Nevertheless, I only agreed to friendship with him, with a view to perhaps a business relationship as we had discussed business many times before.
Before I would agree to starting a business relationship, I returned to **** once again, but this time with my business partner (a man of 50), to meet and 'vet' "S" and review the situation without emotion.
"S" met my business partner and told this gentleman that he was serious about me and was not married, or in any relationship with a girl or a woman. He wished to be with me, with a view to marriage, and wanted to also go into business with me, and would be prepared to share 50% of his business as a gesture of his seriousness.
During this time, I would not commit to an intimate relationship with "S", as I had known him for under a year and mostly from a distance. If he was a true Muslim, I told him, he would understand. He was very committed in his Muslim faith and practice of Islam. I have long wished to commit myself to the faith in just this way, for these reasons I loved and respected him - not just as a man - and trusted him.

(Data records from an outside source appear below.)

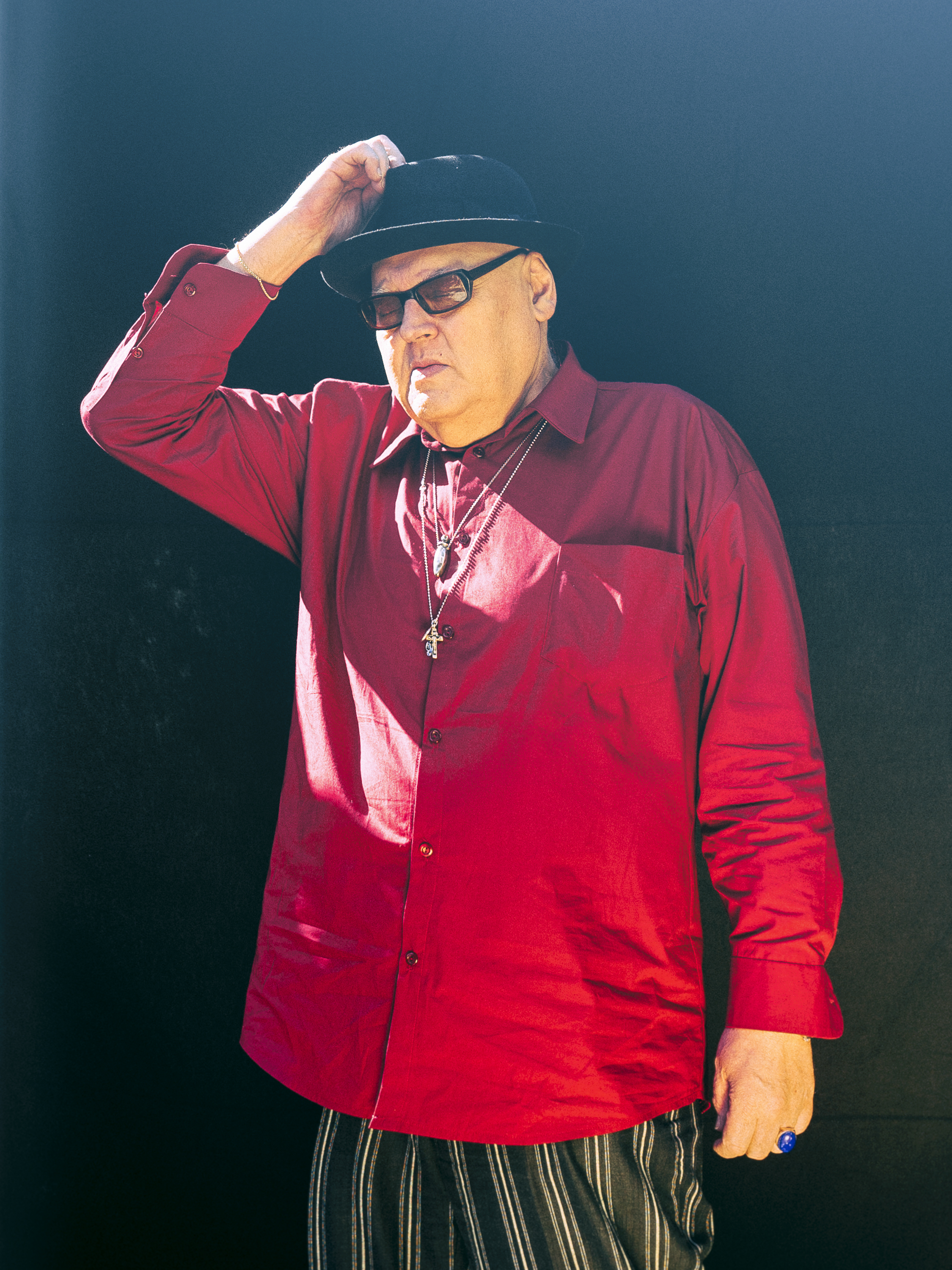 Karl Ratzer, 2018. Direction and Photography: Lennart Horst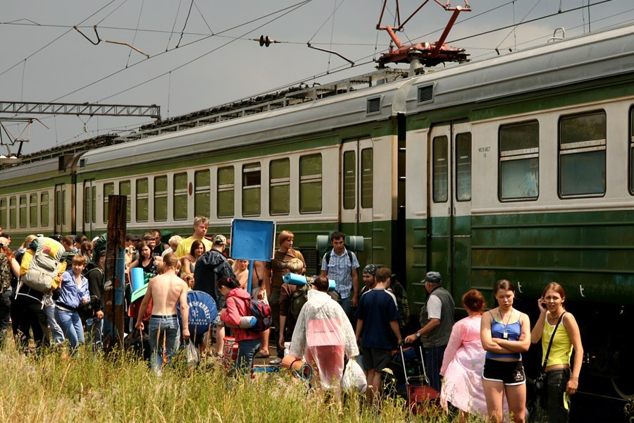 Туристы едут на Грушинский фестиваль авторской песни, Россия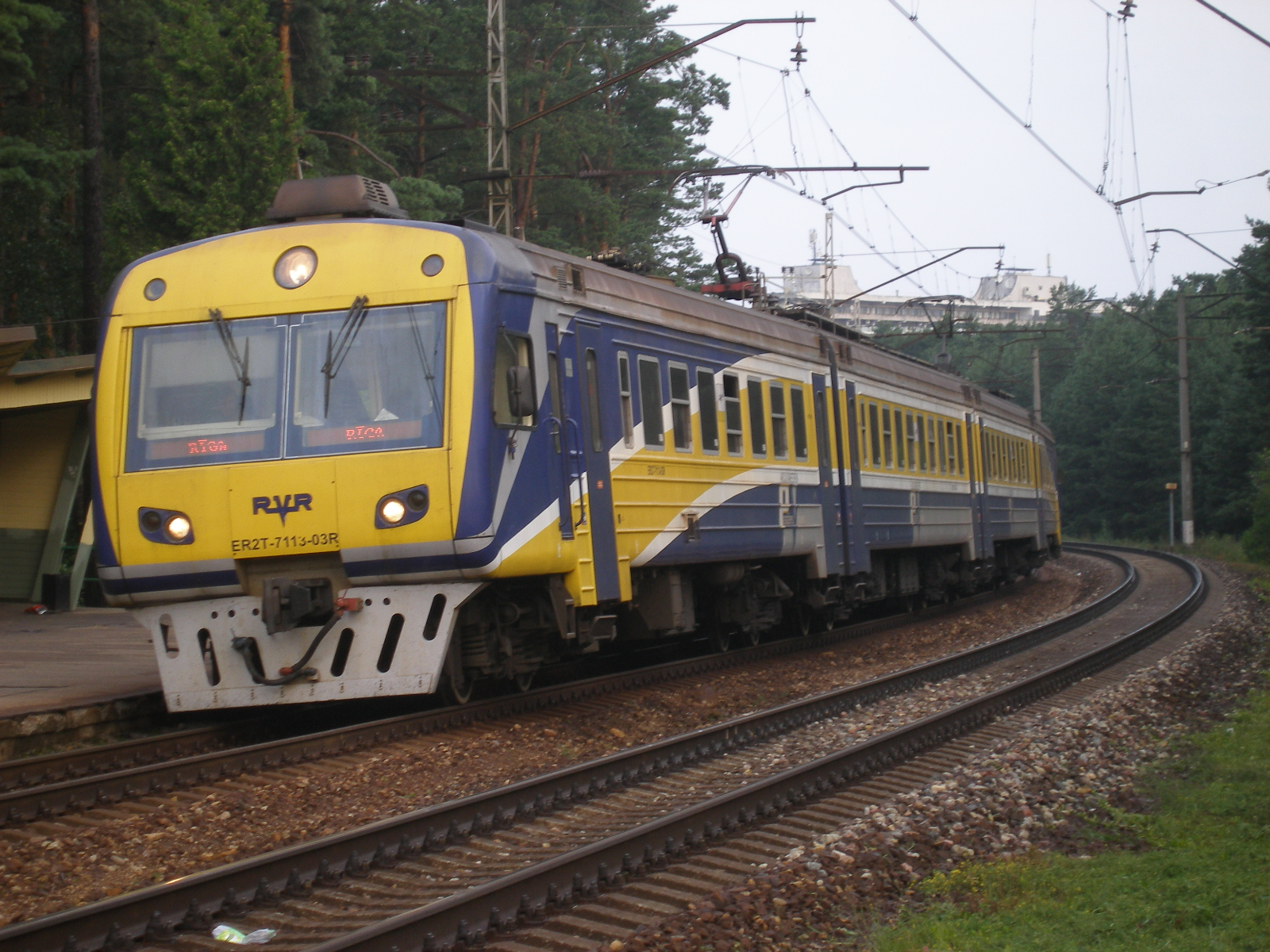 Elektrovilciens ER2T-7113 Lielupes stacijā.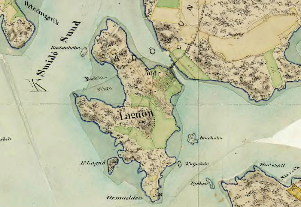 Ådö säteri och Langön i Upplands-Bro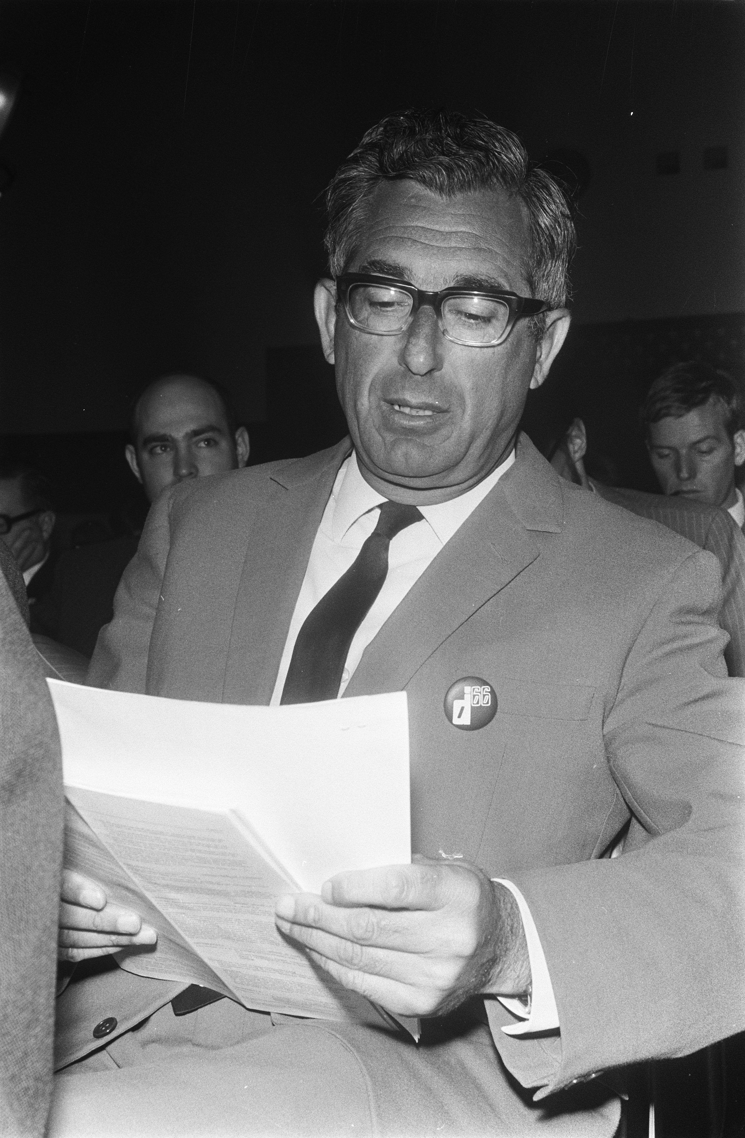 Collectie / Archief : Fotocollectie Anefo Reportage / Serie : [ onbekend ] Beschrijving : Partijcongres van D66 in Rotterdam; dhr. Bert Schwarz, voorzitter van de Landelijke Werkgroep Bevolkingspolitiek Datum : 3 april 1970 Locatie : Rotterdam, Zuid-Holland Trefwoorden : conferenties, politici Persoonsnaam : Schwarz, N.F.I. Instellingsnaam : D66 Fotograaf : Koch, Eric / Anefo Auteursrechthebbende : Nationaal Archief Materiaalsoort : Negatief (zwart/wit) Nummer archiefinventaris : bekijk toegang 2.24.01.05 Bestanddeelnummer : 923-4033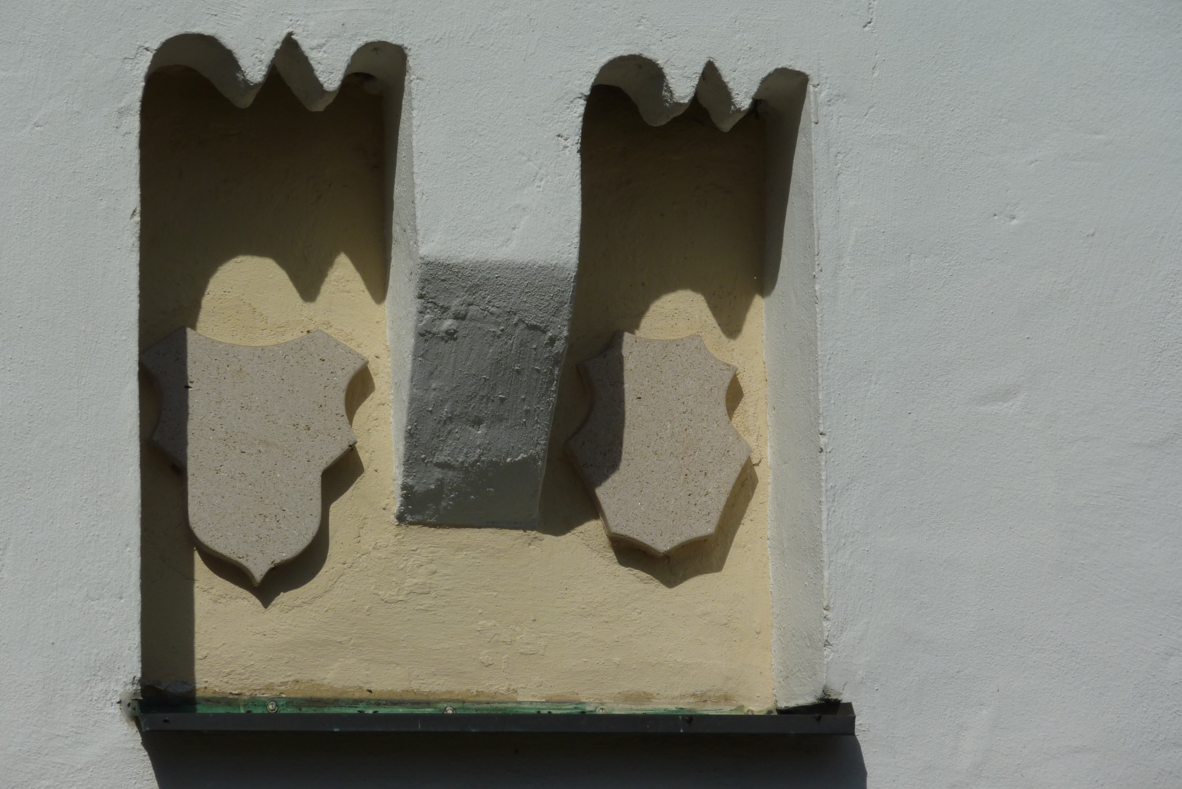 Katholische Pfarrkirche St. Sixtus in Weisingen (Holzheim bei Dillingen an der Donau), Wappenkartuschen in gekoppelter Kielbogennische an der Südseite des Turmes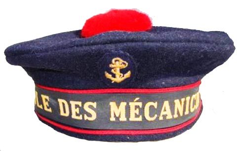 Bachi

Further, I asked a long-standing friend to speak with "S". My friend is a family member, a cousin, an intelligent, thoughtful and trusted person, and a Muslim brother. I asked him to discuss with "S" about the developing friendship, possible future marriage, and business relationship. This friend called "S", and spoke with him, and once again, "S" said he was serious about me and all these things.
After these meetings and discussions, "S" asked me to go into business with him by purchasing a property that we would develop together. He explained that if I paid a certain amount of money as an investment this would greatly help him and our business together. The amount was in excess of 10,000 euro. It was a really difficult time for me financially, but with my mother's help, I sent "S" this money for the house/business partnership, and sent it to "S" in response to his request for help.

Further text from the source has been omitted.